The surgery can be performed through several approaches, including transaxillary (through the armpit), supraclavicular (above the collarbone), or a combination of both, depending on the specific anatomy and the structures involved. For venous TOS with thrombosis, treatment often begins with catheter-directed thrombolysis (clot-dissolving medication) followed by surgical decompression. For arterial TOS, surgery typically includes first rib resection along with reconstruction of the damaged artery.

Dr. Medani's Expertise in Thoracic Outlet Syndrome

Thoracic outlet syndrome is an area of particular interest and expertise for Dr. Medani. Having trained in major UK vascular centres where TOS is managed in dedicated multidisciplinary clinics, Dr. Medani brings extensive experience in the diagnosis and treatment of all three types of TOS. He understands the frustration that many TOS patients experience after years of unexplained symptoms and misdiagnosis, and he takes a thorough, patient-centred approach to evaluation.

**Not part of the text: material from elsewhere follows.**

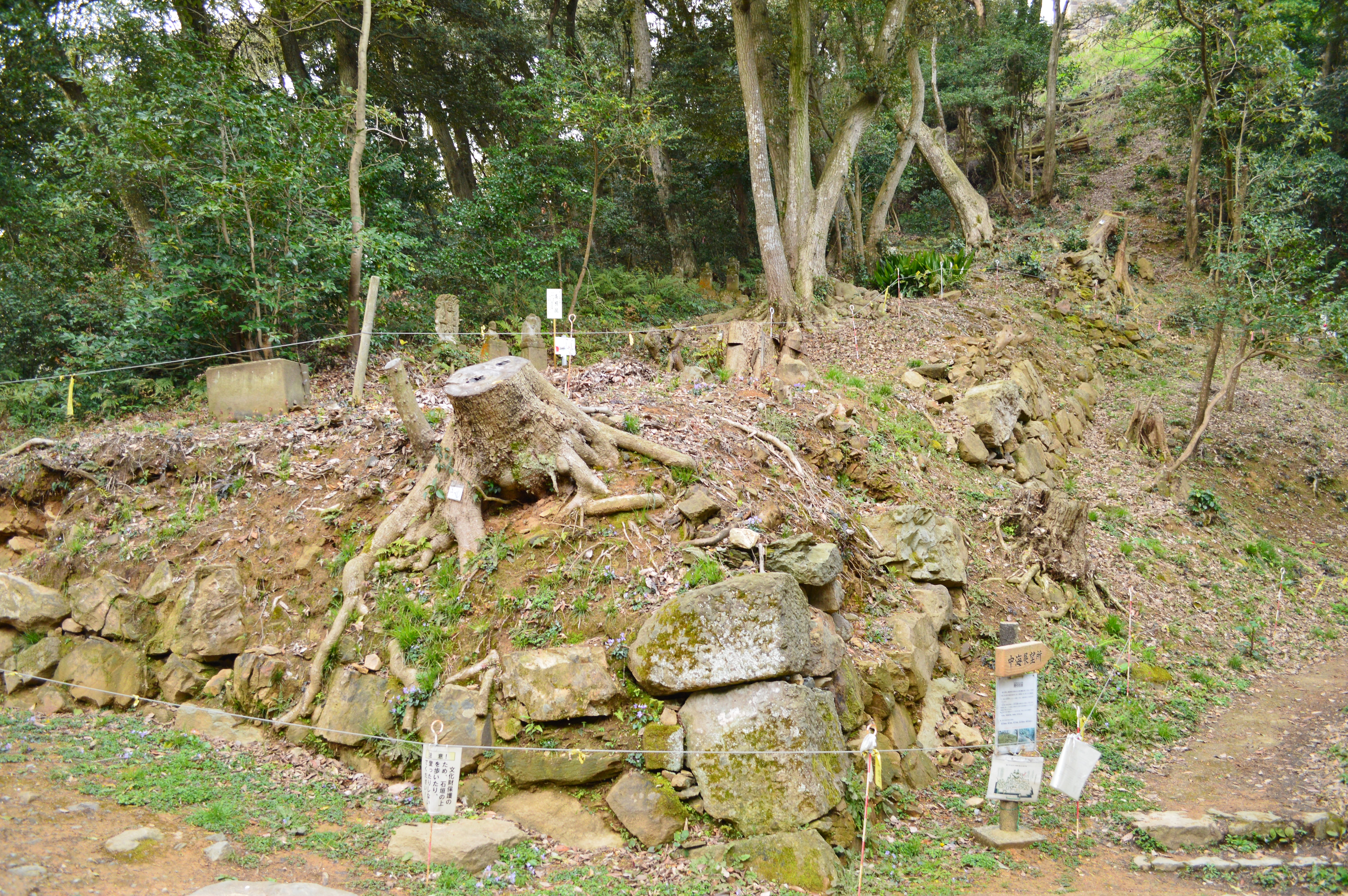 米子城 登り石垣 Nikon D3200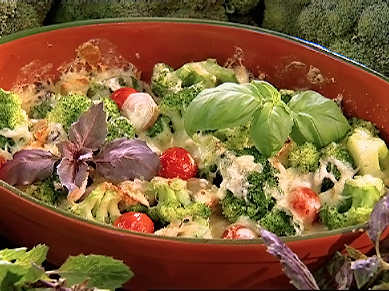 Brokkoli-Käse-Rezept

Dr. Medani works closely with specialist physiotherapists to optimise conservative management and carefully selects patients for surgery based on clear clinical criteria. For those who do require surgical decompression, he performs first rib resection using meticulous technique to ensure safe and effective relief of compression while minimising the risk of complications.

If you have been experiencing persistent arm pain, numbness, swelling, or weakness that has not been explained by other diagnoses, thoracic outlet syndrome may be worth considering. A thorough vascular assessment can help determine whether TOS is the cause of your symptoms and guide you toward the right treatment pathway.